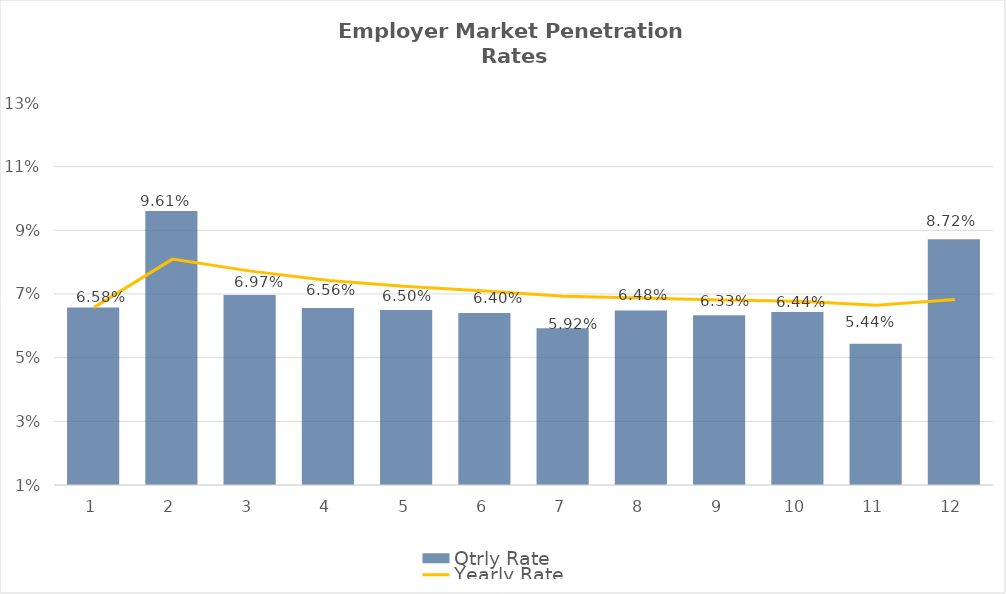
| Category | Qtrly Rate |
|---|---|
| 0 | 0.066 |
| 1 | 0.096 |
| 2 | 0.07 |
| 3 | 0.066 |
| 4 | 0.065 |
| 5 | 0.064 |
| 6 | 0.059 |
| 7 | 0.065 |
| 8 | 0.063 |
| 9 | 0.064 |
| 10 | 0.054 |
| 11 | 0.087 |
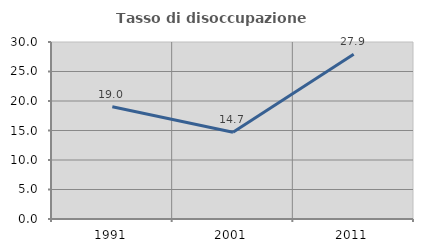
| Category | Tasso di disoccupazione giovanile  |
|---|---|
| 1991.0 | 19.014 |
| 2001.0 | 14.706 |
| 2011.0 | 27.925 |
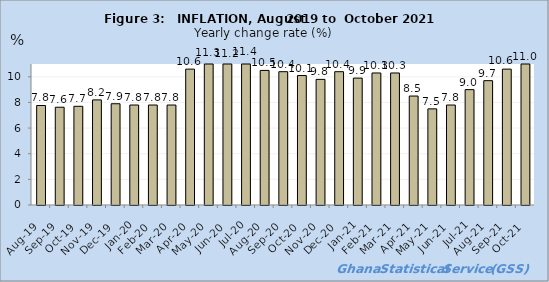
| Category |      |
|---|---|
| 2019-08-01 | 7.764 |
| 2019-09-01 | 7.627 |
| 2019-10-01 | 7.7 |
| 2019-11-01 | 8.2 |
| 2019-12-01 | 7.9 |
| 2020-01-01 | 7.8 |
| 2020-02-01 | 7.8 |
| 2020-03-01 | 7.8 |
| 2020-04-01 | 10.6 |
| 2020-05-01 | 11.3 |
| 2020-06-01 | 11.2 |
| 2020-07-01 | 11.4 |
| 2020-08-01 | 10.5 |
| 2020-09-01 | 10.4 |
| 2020-10-01 | 10.1 |
| 2020-11-01 | 9.8 |
| 2020-12-01 | 10.4 |
| 2021-01-01 | 9.9 |
| 2021-02-01 | 10.3 |
| 2021-03-01 | 10.3 |
| 2021-04-01 | 8.5 |
| 2021-05-01 | 7.5 |
| 2021-06-01 | 7.8 |
| 2021-07-01 | 9 |
| 2021-08-01 | 9.7 |
| 2021-09-01 | 10.6 |
| 2021-10-01 | 11 |
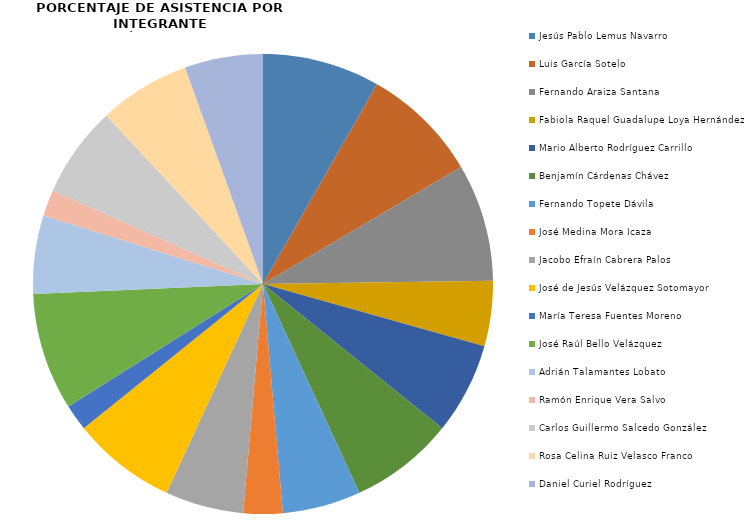
| Category | Series 0 |
|---|---|
| Jesús Pablo Lemus Navarro | 9 |
| Luis García Sotelo | 9 |
| Fernando Araiza Santana | 9 |
| Fabiola Raquel Guadalupe Loya Hernández | 5 |
| Mario Alberto Rodríguez Carrillo | 7 |
| Benjamín Cárdenas Chávez | 8 |
| Fernando Topete Dávila | 6 |
| José Medina Mora Icaza | 3 |
| Jacobo Efraín Cabrera Palos | 6 |
| José de Jesús Velázquez Sotomayor | 8 |
| María Teresa Fuentes Moreno | 2 |
| José Raúl Bello Velázquez | 9 |
| Adrián Talamantes Lobato | 6 |
| Ramón Enrique Vera Salvo | 2 |
| Carlos Guillermo Salcedo González | 7 |
| Rosa Celina Ruiz Velasco Franco | 7 |
| Daniel Curiel Rodríguez | 6 |
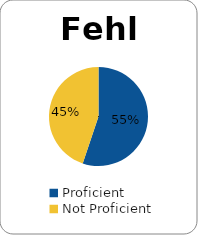
| Category | Series 0 |
|---|---|
| Proficient | 0.552 |
| Not Proficient | 0.448 |
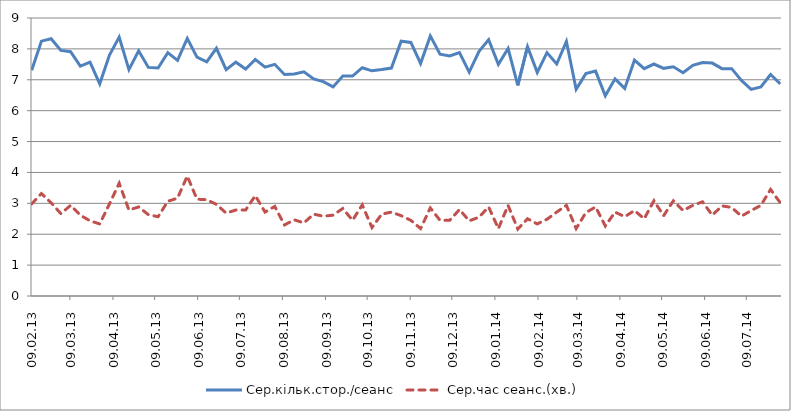
| Category | Сер.кільк.стор./сеанс | Сер.час сеанс.(хв.) |
|---|---|---|
| 2013-02-09 | 7.31 | 2.983 |
| 2013-02-16 | 8.25 | 3.317 |
| 2013-02-23 | 8.33 | 3.017 |
| 2013-03-02 | 7.95 | 2.667 |
| 2013-03-09 | 7.91 | 2.933 |
| 2013-03-16 | 7.44 | 2.617 |
| 2013-03-23 | 7.57 | 2.433 |
| 2013-03-30 | 6.87 | 2.333 |
| 2013-04-06 | 7.8 | 2.983 |
| 2013-04-13 | 8.38 | 3.65 |
| 2013-04-20 | 7.33 | 2.783 |
| 2013-04-27 | 7.94 | 2.883 |
| 2013-05-04 | 7.4 | 2.633 |
| 2013-05-11 | 7.38 | 2.567 |
| 2013-05-18 | 7.88 | 3.067 |
| 2013-05-25 | 7.63 | 3.167 |
| 2013-06-01 | 8.34 | 3.883 |
| 2013-06-08 | 7.73 | 3.133 |
| 2013-06-15 | 7.58 | 3.117 |
| 2013-06-22 | 8.02 | 2.967 |
| 2013-06-29 | 7.33 | 2.683 |
| 2013-07-06 | 7.57 | 2.783 |
| 2013-07-13 | 7.35 | 2.783 |
| 2013-07-20 | 7.66 | 3.25 |
| 2013-07-27 | 7.41 | 2.717 |
| 2013-08-03 | 7.5 | 2.9 |
| 2013-08-10 | 7.17 | 2.3 |
| 2013-08-17 | 7.19 | 2.467 |
| 2013-08-24 | 7.26 | 2.367 |
| 2013-08-31 | 7.03 | 2.65 |
| 2013-09-07 | 6.94 | 2.583 |
| 2013-09-14 | 6.77 | 2.617 |
| 2013-09-21 | 7.12 | 2.833 |
| 2013-09-28 | 7.12 | 2.45 |
| 2013-10-05 | 7.39 | 2.95 |
| 2013-10-12 | 7.29 | 2.217 |
| 2013-10-19 | 7.33 | 2.65 |
| 2013-10-26 | 7.38 | 2.717 |
| 2013-11-02 | 8.25 | 2.6 |
| 2013-11-09 | 8.21 | 2.45 |
| 2013-11-16 | 7.53 | 2.183 |
| 2013-11-23 | 8.42 | 2.85 |
| 2013-11-30 | 7.83 | 2.45 |
| 2013-12-07 | 7.77 | 2.45 |
| 2013-12-14 | 7.88 | 2.8 |
| 2013-12-21 | 7.25 | 2.433 |
| 2013-12-28 | 7.91 | 2.55 |
| 2014-01-04 | 8.3 | 2.883 |
| 2014-01-11 | 7.5 | 2.183 |
| 2014-01-18 | 8.01 | 2.933 |
| 2014-01-25 | 6.82 | 2.167 |
| 2014-02-01 | 8.07 | 2.5 |
| 2014-02-08 | 7.24 | 2.333 |
| 2014-02-15 | 7.88 | 2.483 |
| 2014-02-22 | 7.51 | 2.717 |
| 2014-03-01 | 8.24 | 2.933 |
| 2014-03-08 | 6.69 | 2.183 |
| 2014-03-15 | 7.2 | 2.7 |
| 2014-03-22 | 7.28 | 2.883 |
| 2014-03-29 | 6.48 | 2.267 |
| 2014-04-05 | 7.03 | 2.717 |
| 2014-04-12 | 6.72 | 2.567 |
| 2014-04-19 | 7.64 | 2.767 |
| 2014-04-26 | 7.36 | 2.5 |
| 2014-05-03 | 7.51 | 3.083 |
| 2014-05-10 | 7.37 | 2.6 |
| 2014-05-17 | 7.42 | 3.083 |
| 2014-05-24 | 7.23 | 2.767 |
| 2014-05-31 | 7.47 | 2.933 |
| 2014-06-07 | 7.56 | 3.05 |
| 2014-06-14 | 7.54 | 2.617 |
| 2014-06-21 | 7.36 | 2.917 |
| 2014-06-28 | 7.36 | 2.867 |
| 2014-07-05 | 6.98 | 2.583 |
| 2014-07-12 | 6.69 | 2.767 |
| 2014-07-19 | 6.77 | 2.933 |
| 2014-07-26 | 7.17 | 3.45 |
| 2014-08-02 | 6.87 | 3.017 |
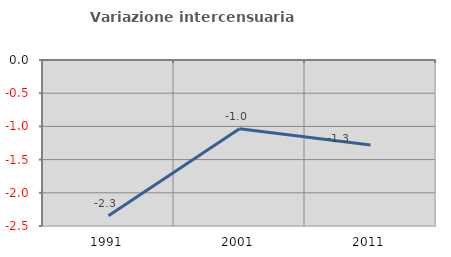
| Category | Variazione intercensuaria annua |
|---|---|
| 1991.0 | -2.345 |
| 2001.0 | -1.035 |
| 2011.0 | -1.28 |
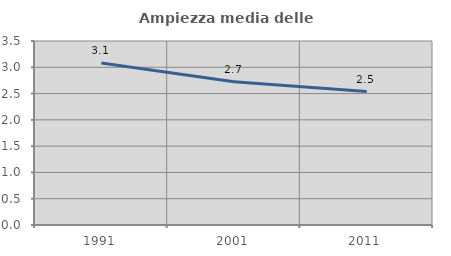
| Category | Ampiezza media delle famiglie |
|---|---|
| 1991.0 | 3.08 |
| 2001.0 | 2.727 |
| 2011.0 | 2.539 |
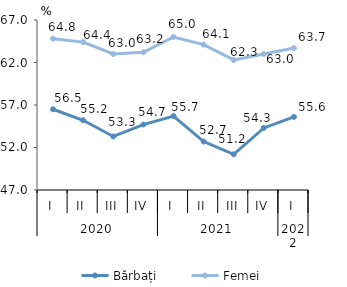
| Category | Bărbați | Femei |
|---|---|---|
| 0 | 56.5 | 64.8 |
| 1 | 55.2 | 64.4 |
| 2 | 53.3 | 63 |
| 3 | 54.7 | 63.2 |
| 4 | 55.7 | 65 |
| 5 | 52.7 | 64.1 |
| 6 | 51.2 | 62.3 |
| 7 | 54.3 | 63 |
| 8 | 55.6 | 63.7 |

○ ○ ○ ○ ○

*Problem:*
Write out again, exactly, the lines from the start of the listing up to the line containing "Salvo | 2 |", with both ends and without pictures.

*Answer area:*
| Category | Qtrly Rate |
|---|---|
| 0 | 0.066 |
| 1 | 0.096 |
| 2 | 0.07 |
| 3 | 0.066 |
| 4 | 0.065 |
| 5 | 0.064 |
| 6 | 0.059 |
| 7 | 0.065 |
| 8 | 0.063 |
| 9 | 0.064 |
| 10 | 0.054 |
| 11 | 0.087 |
| Category | Tasso di disoccupazione giovanile  |
|---|---|
| 1991.0 | 19.014 |
| 2001.0 | 14.706 |
| 2011.0 | 27.925 |
| Category |      |
|---|---|
| 2019-08-01 | 7.764 |
| 2019-09-01 | 7.627 |
| 2019-10-01 | 7.7 |
| 2019-11-01 | 8.2 |
| 2019-12-01 | 7.9 |
| 2020-01-01 | 7.8 |
| 2020-02-01 | 7.8 |
| 2020-03-01 | 7.8 |
| 2020-04-01 | 10.6 |
| 2020-05-01 | 11.3 |
| 2020-06-01 | 11.2 |
| 2020-07-01 | 11.4 |
| 2020-08-01 | 10.5 |
| 2020-09-01 | 10.4 |
| 2020-10-01 | 10.1 |
| 2020-11-01 | 9.8 |
| 2020-12-01 | 10.4 |
| 2021-01-01 | 9.9 |
| 2021-02-01 | 10.3 |
| 2021-03-01 | 10.3 |
| 2021-04-01 | 8.5 |
| 2021-05-01 | 7.5 |
| 2021-06-01 | 7.8 |
| 2021-07-01 | 9 |
| 2021-08-01 | 9.7 |
| 2021-09-01 | 10.6 |
| 2021-10-01 | 11 |
| Category | Series 0 |
|---|---|
| Jesús Pablo Lemus Navarro | 9 |
| Luis García Sotelo | 9 |
| Fernando Araiza Santana | 9 |
| Fabiola Raquel Guadalupe Loya Hernández | 5 |
| Mario Alberto Rodríguez Carrillo | 7 |
| Benjamín Cárdenas Chávez | 8 |
| Fernando Topete Dávila | 6 |
| José Medina Mora Icaza | 3 |
| Jacobo Efraín Cabrera Palos | 6 |
| José de Jesús Velázquez Sotomayor | 8 |
| María Teresa Fuentes Moreno | 2 |
| José Raúl Bello Velázquez | 9 |
| Adrián Talamantes Lobato | 6 |
| Ramón Enrique Vera Salvo | 2 |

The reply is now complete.